Molti sono gli esseri straordinari e terribili e dotati di ingegno

ma nessuno lo è più dell’uomo:

anche al di là del mare canuto

con il vento tempestoso egli avanza

spingendosi tra i flutti che  gli spumeggiano altissimi  intorno,

e la più possente tra gli dei, la Terra,

incorruttibile, infaticabile, egli cerca di soggiogare

solcandola con l’aratro, anno dopo anno,

per mezzo della stirpe equina.

E le specie degli uccelli dagli alati pensieri

avviluppandole  egli cattura

e le razze delle bestie selvatiche

e le creature marine

nei lacci delle sue reti,

l’uomo ingegnoso; e domina

con le sue trappole la fiera agreste vagante sui monti, e il cavallo

dalla folta criniera assoggetta al curvo giogo

e il montano infaticabile toro.

E parola e pensiero rapido come il vento

e impulsi a civili ordinamenti egli apprese da sé, e a evitare

i dardi del gelo inospitale e i celesti rovesci

di violente piogge

l’uomo ricco di risorse; mai privo di risorse egli affronta

il futuro; solo dalla morte

non troverà scampo;

ma anche per malattie incurabili

ha escogitato rimedi.

Possedendo al di là di ogni speranza

un’intelligenza capace di creare le arti,

talvolta si dirige verso il male, talvolta verso il bene.

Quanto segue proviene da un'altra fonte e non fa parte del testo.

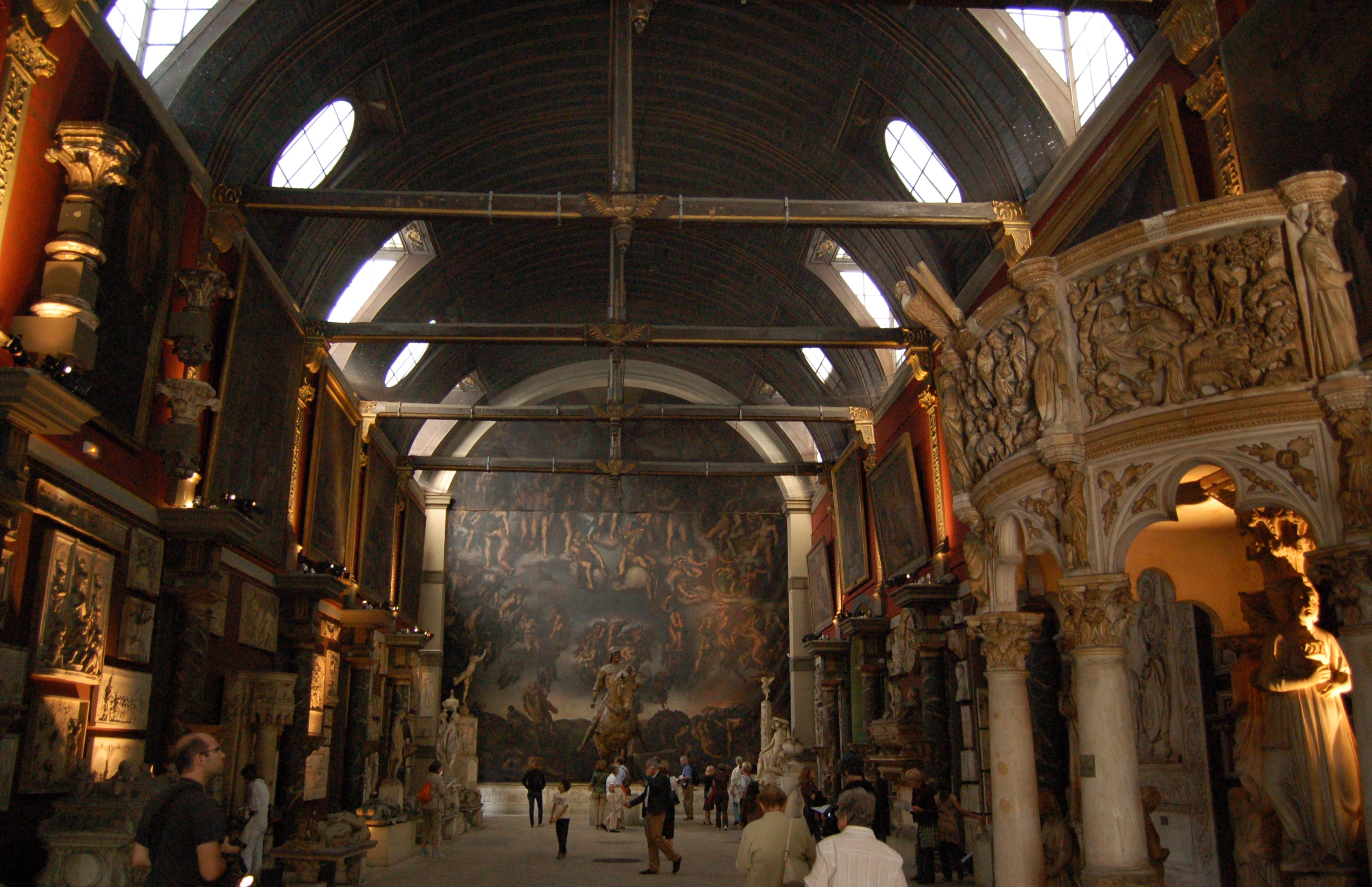 Chapelle de l'École Nationale Supérieure des Beaux-Arts, Paris, France.

Se riesce a conciliare le leggi del suo paese

e la giustizia giurata agli dei,

egli innalza la polis; ma è senza patria colui al quale

il male è connaturato per tracotanza.

Mai condivida con me il focolare

Né le idee chi agisce così.

NOTA  (1): i tre drammi di Sofocle riguardanti la saga dei Labdacidi sono definiti da Fromm una trilogia impropriamente, perché composti  e messi in scena in epoche diverse, non corrispondenti nemmeno alla successione cronologica degli eventi mitici: l’Antigone ( che tratta delle vicende dei figli di Edipo e dovrebbe, quindi, essere l’ultima del ciclo tebano) è la più antica, del 442. Edipo re, che nella cronologia del mito dovrebbe essere la prima delle tragedie, è del 425 circa. L’Edipo a Colono (che nella cronologia del mito dovrebbe essere successiva all’Edipo re e anteriore all’Antigone) fu invece l’ultima opera di Sofocle, da lui composta in tarda vecchiaia e rappresentata postuma, nel 401 a. C.

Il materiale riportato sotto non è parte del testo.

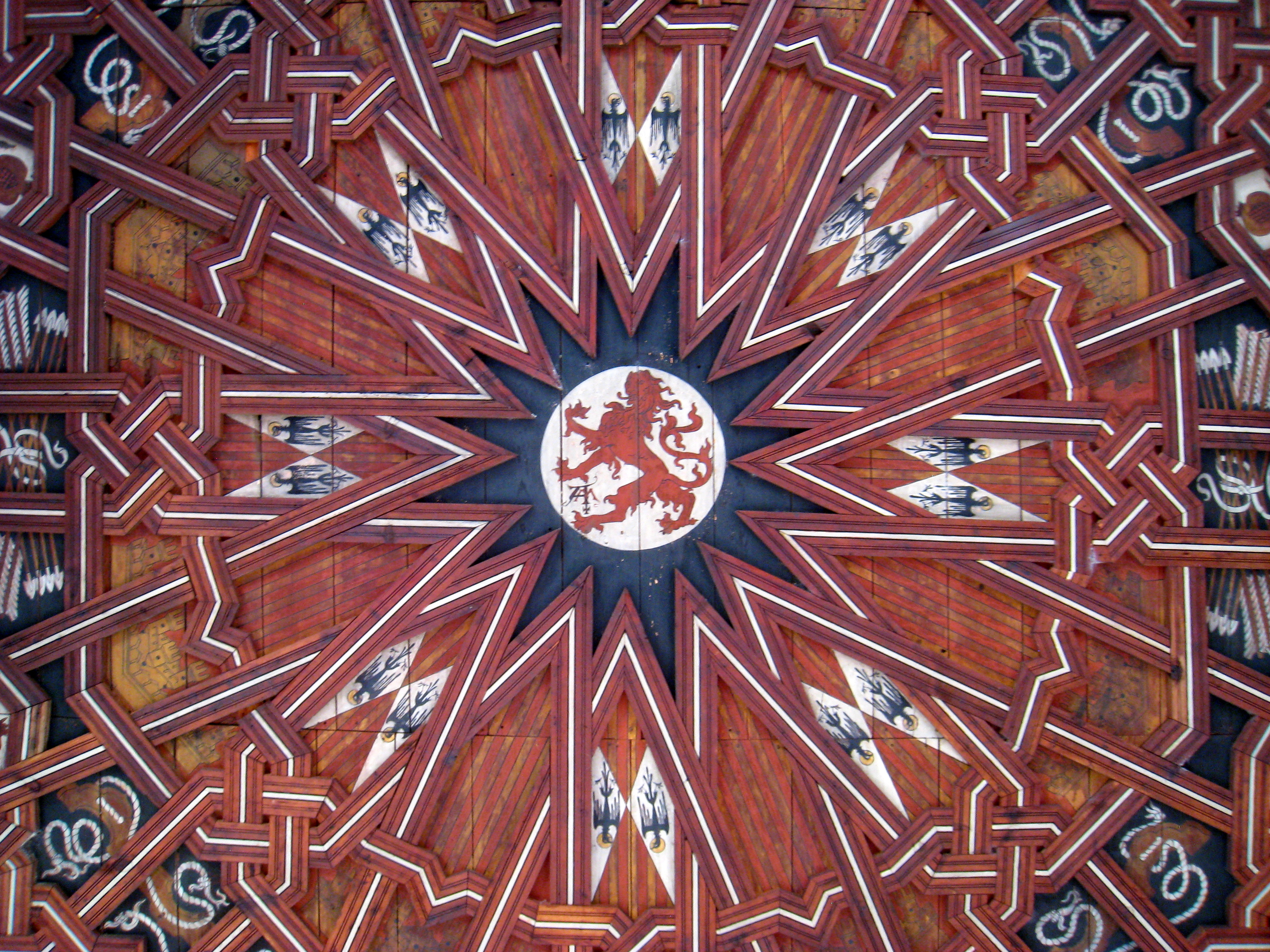 San Juan de los Reyes - Toledo, Spain.

La trilogia classica era costituita da tre tragedie  che vertevano sullo stesso mito, (si parla in questo caso di “trilogia legata”, come l’Orestea di Eschilo) o che comunque avevano tra loro un legame tematico,le quali venivano rappresentate nello stesso giorno, una dopo l’altra, ed erano seguite da un “dramma satiresco” che riprendeva in chiave farsesca gli argomenti che nelle tragedie erano affrontati in modo serio. Sia Antigone, che l’Edipo re e l’Edipo a Colono facevano parte di trilogie diverse. Ma gli altri drammi ai quali questi erano associati, e che facevano parte di cicli mitici differenti, ma che comunque dovevano certo avere una qualche connessione ideale con le tragedie che abbiamo esaminato, non ci sono pervenuti.